13. For the reason that this matter can be decided without deciding on the validity of the second affidavit filed for the appellant by the managing director, we do not deem it necessary to make a pronouncement on whether it was a properly sworn statement. We also note that the contents thereof do not allege anything substantially new or different to what already existed in the first affidavit in support of the rescission application.
14. It is very clear that when the ruling was made by the court below, it was after it was fully addressed on the merits of the application. The presiding officer also expressed a view on the reasonableness of the application or the prospects of success but chose to dismiss the application for reasons above.
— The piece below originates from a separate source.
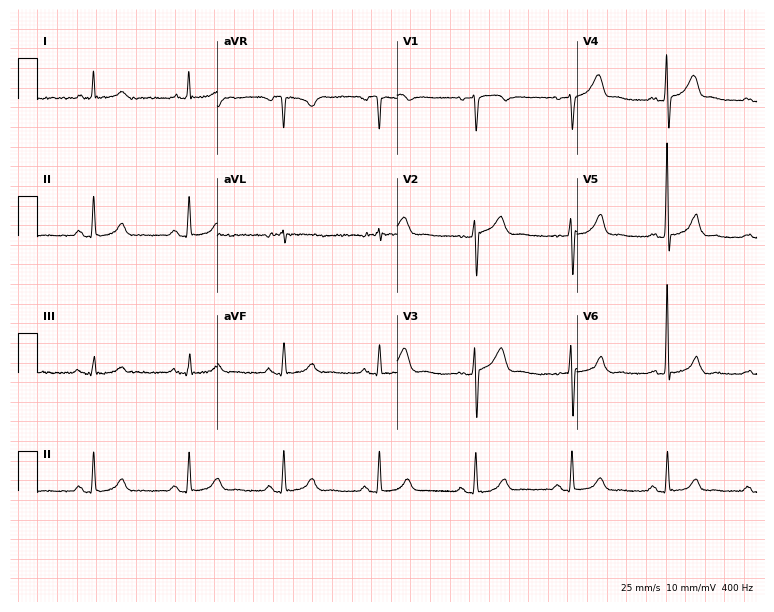
Standard 12-lead ECG recorded from a 62-year-old male. None of these six findings is recorded: first-degree AV block, right bundle branch block, left bundle branch block, sinus bradycardia, atrial fibrillation, sinus tachycardia. Other findings, if any, are not listed.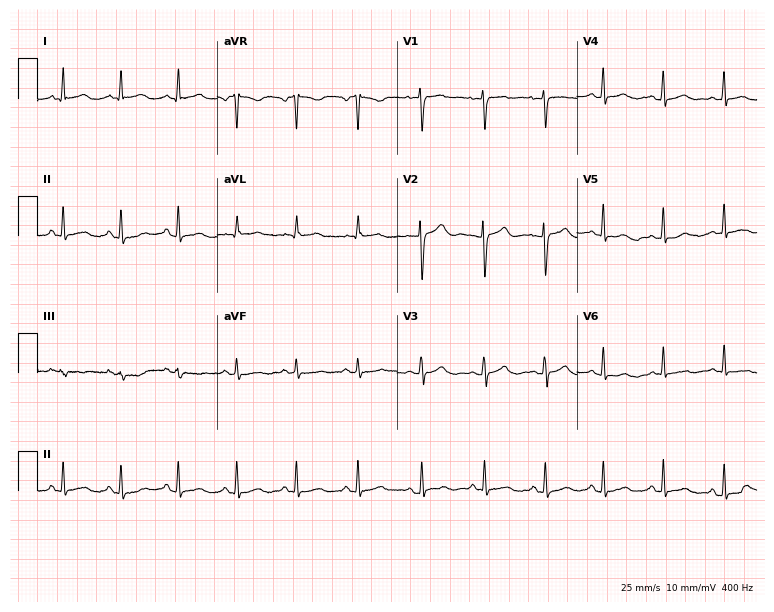
12-lead ECG from a 26-year-old female patient (7.3-second recording at 400 Hz). No first-degree AV block, right bundle branch block, left bundle branch block, sinus bradycardia, atrial fibrillation or sinus tachycardia recorded for this tracing.

I do not deem it necessary to revert the matter back just for the court below to now express a ruling in line with what it already expressed. Reverting the matter just for that exercise as requested by the respondent, who continues to enjoy the existence of a default judgment in his favour, would in my view be an unnecessary judicial yoyo at the expense of the litigants and is not be in the interests of justice.
15. Consequently, the following order is made:
1.1 Appeal is upheld with costs.
1.2 The order of the court below is set aside and replaced with the following order:
“Application for the rescission of judgement granted against the applicant in favour of the respondent under case no. MRCC 151/16 on 14 September 20187 is allowed with costs.”
_____________________
TV RATSHIBVUMO
ACTING JUDGE OF THE HIGH COURT
I agree.
_____________________
MBG LANGA
ACTING JUDGE OF THE HIGH COURT
FOR THE APPELLANT: ADV AD THEART
INSTRUCTED BY: PRINSLOO-VAN DER LINDE ATTORNEYS
Care of JOHAN ALBERTS ATTORNEYS
MIDDLEBURG
FOR THE RESPONDENT: ADV WR DU PREEZ
INTRUSCTED BY: POTGIETER & BEEKEN ATTORNEYS
Care of VAN DEN BERG & KOEKEMOER
MIDDLEBURG
DATE HEARD: 07 JUNE 2019
JUDGMENT DELIVERED: 21 JUNE 2019
[1] See Texeira v Industrial and Mercantile Corporation 1979 (4) SA 532 (O) at 539C–D.
[2] Similar provisions in Superior Court Rules are contained in Rule 7.
[3] 1992 (2) SA 703 (W) at 705 D-E and 706 B-D.
[4] 1982 (4) SA 726 (N).
[5] 2005 (4) SA 199 (SCA) paragraphs 14-16
[6] See also ANC Umvoti Council Caucus v Umvoti Municipality 2010 (3) SA 31 (KZP)
[7] This has been referred to as Rule 7 of the Superior Court Rules – see footnote 2 above.